Maqbarat-o-shoara (Persian: مقبرةالشعرا) or the Mausoleum of Poets (Persian:  Mazār-e Shāerān or  Mazār-e Sorāyandegān) is a Maqbara (graveyard) belonging to classical and contemporary poets, mystics and other notable people, located in the Surkhab district of Tabriz in Iran. It was built by Tahmaseb Dolatshahi in the mid-1970s while he was the Secretary of Arts and Cultures of East Azarbaijan.

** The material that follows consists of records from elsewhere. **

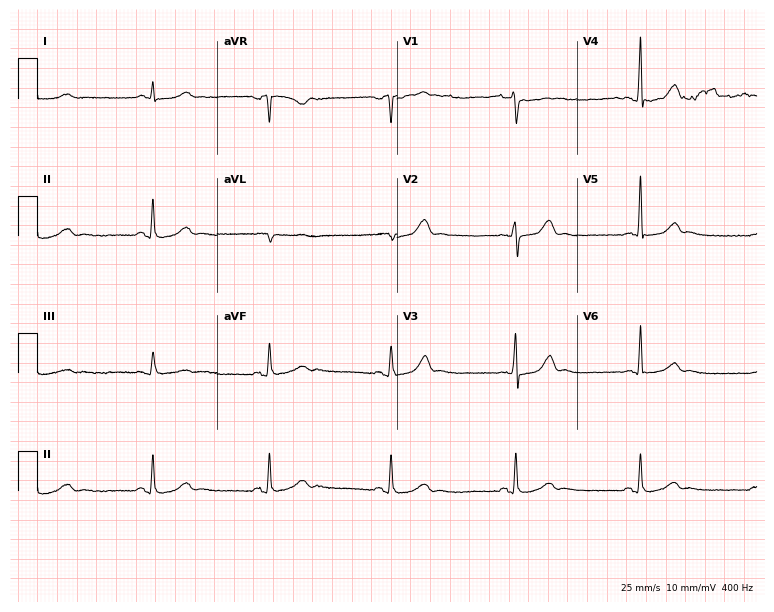
12-lead ECG (7.3-second recording at 400 Hz) from a female patient, 29 years old. Findings include sinus bradycardia (a sinus rate of 50 beats per minute or less).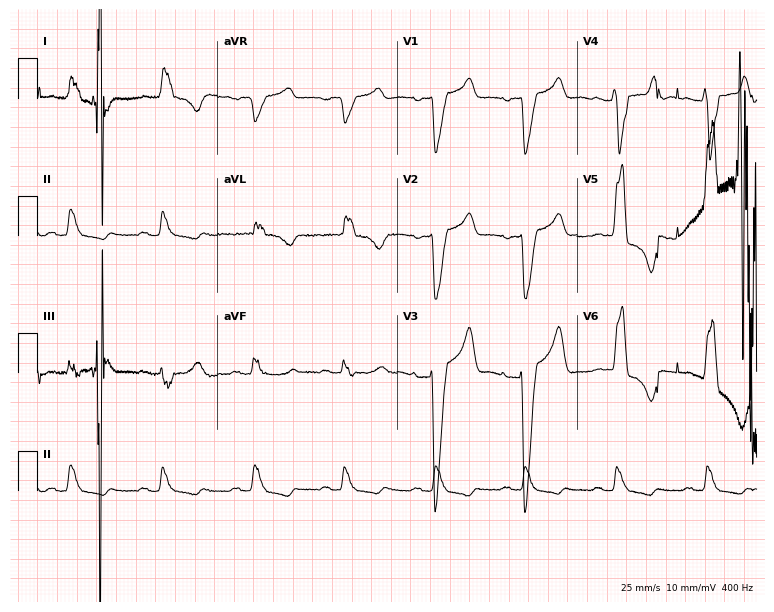
Electrocardiogram, a 55-year-old female. Interpretation includes left bundle branch block.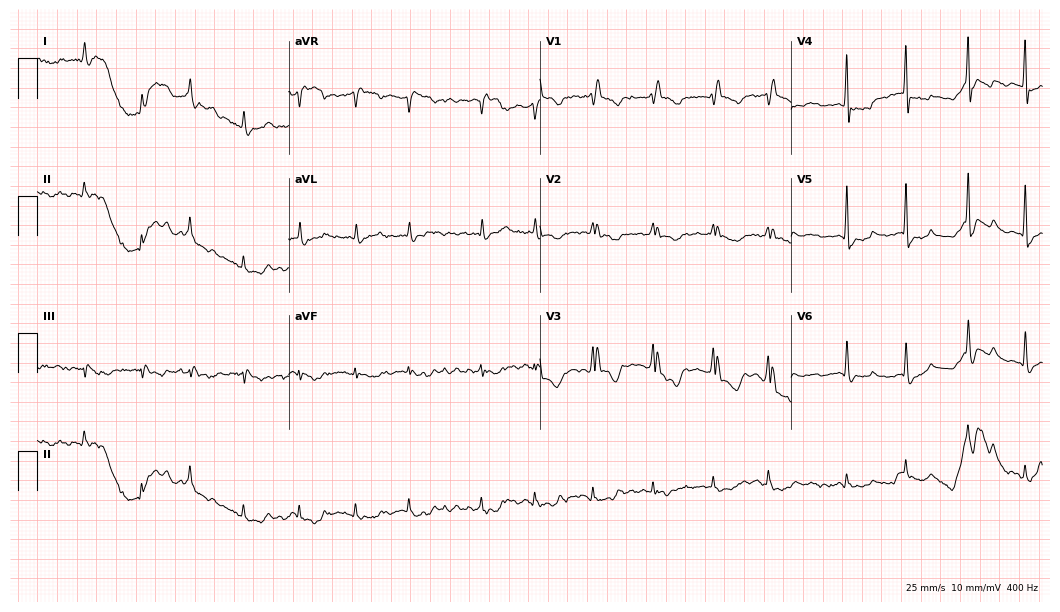
12-lead ECG from a 77-year-old female patient (10.2-second recording at 400 Hz). No first-degree AV block, right bundle branch block (RBBB), left bundle branch block (LBBB), sinus bradycardia, atrial fibrillation (AF) or sinus tachycardia recorded for this tracing. Other findings, if any, are not listed.

On the east side of Sayyed Hamzeh's grave and Ghaem Magham's grave, there is a graveyard containing the graves of important poets, mystics, scientists and well-known people of Tabriz. The Mausoleum was first mentioned by the medieval historian Hamdollah Mostowfi in his Nozhat ol-Gholub.  Hamdollah mentions it being located in what, at the time, was the Surkhab district of Tabriz. 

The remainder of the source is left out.